Now, lets quantize the model to INT8 and see what happens to the weights. 

In [13]:
model_int8 = copy.deepcopy(model_fp32)
quantize_(model_int8, Int8WeightOnlyConfig())

In [14]:
print(model_int8)

Network(
  (fc1): Linear(in_features=784, out_features=128, weight=AffineQuantizedTensor(shape=torch.Size([128, 784]), block_size=(1, 784), device=cpu, _layout=PlainLayout(), tensor_impl_dtype=torch.int8, quant_min=None, quant_max=None))
  (fc2): Linear(in_features=128, out_features=10, weight=AffineQuantizedTensor(shape=torch.Size([10, 128]), block_size=(1, 128), device=cpu, _layout=PlainLayout(), tensor_impl_dtype=torch.int8, quant_min=None, quant_max=None))
)


### Evaluating the Model

So far, we have trained our model using 32-bit floating point weights/biases and created a quantized version using INT8. Let's see what the accuracy change is between the two and how much the model size has changed as well!

In [15]:
model_fp32.eval()

fp32_correct = 0
fp32_total = 0

with torch.no_grad():
    for data, target in test_loader:
        output = model_fp32(data)
        _, predicted = torch.max(output.data, 1)
        fp32_total += target.size(0)
        fp32_correct += (predicted == target).sum().item()

In [16]:
print(f"Test Accuracy FP32: {100 * fp32_correct / fp32_total:.2f}%")
print(f"FP32 SIZE: {get_model_size_in_bytes(model_fp32) / 1e6:.2f} MB")

Test Accuracy FP32: 92.70%
FP32 SIZE: 0.41 MB


In [17]:
model_int8.eval()

int8_correct = 0
int8_total = 0

with torch.no_grad():
    for data, target in test_loader:
        output = model_int8(data)
        _, predicted = torch.max(output.data, 1)
        int8_total += target.size(0)
        int8_correct += (predicted == target).sum().item()

In [18]:
print(f"Test Accuracy INT8: {100 * int8_correct / int8_total:.2f}%")
print(f"INT8 SIZE: {get_model_size_in_bytes(model_int8) / 1e6:.2f} MB")

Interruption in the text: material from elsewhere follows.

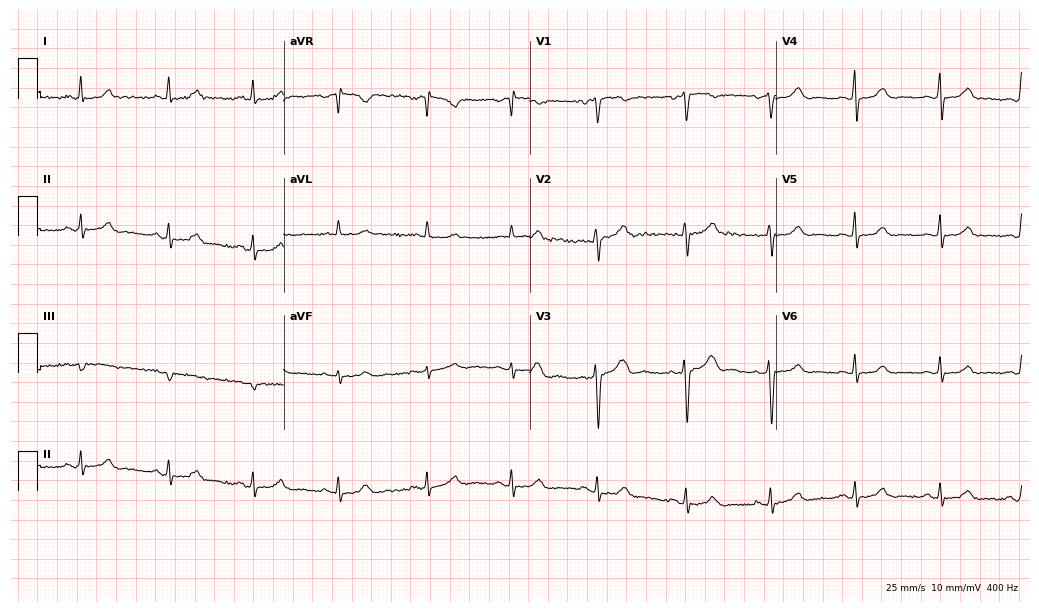
Resting 12-lead electrocardiogram (10-second recording at 400 Hz). Patient: a woman, 31 years old. Read as a normal ECG.
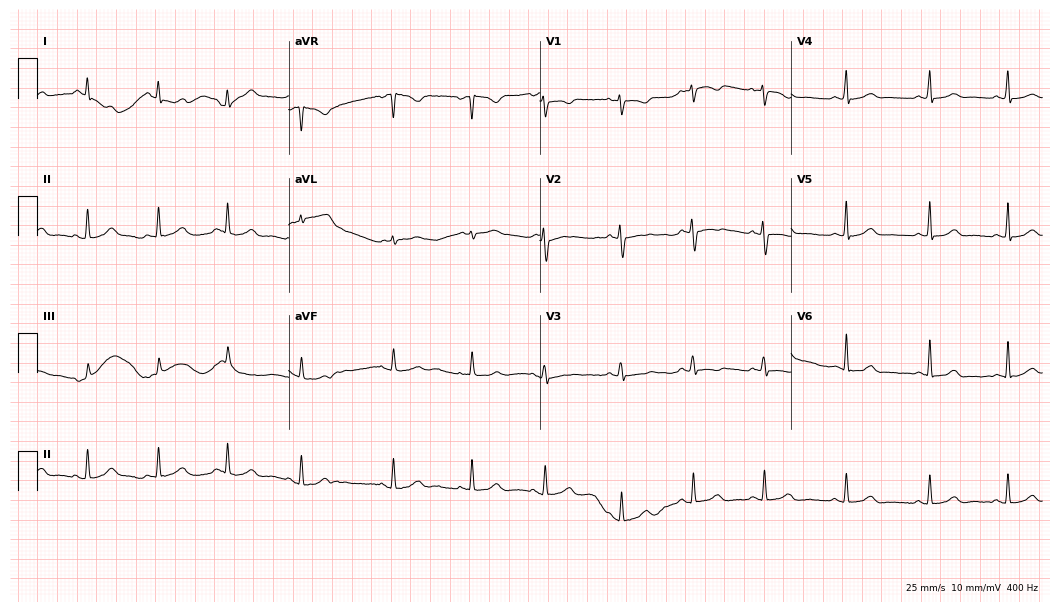
Standard 12-lead ECG recorded from a 28-year-old female patient. Read as a normal ECG.

Test Accuracy INT8: 92.68%
INT8 SIZE: 0.10 MB


### Results

From the comparison, we see that the accuracy reduced slightly but the model size has decreased heavily. This is due to the fact that we have reduced the precision from FP32 to INT8 which is around a reduction of 4x in bytes. Our model sizes reflect this accurately.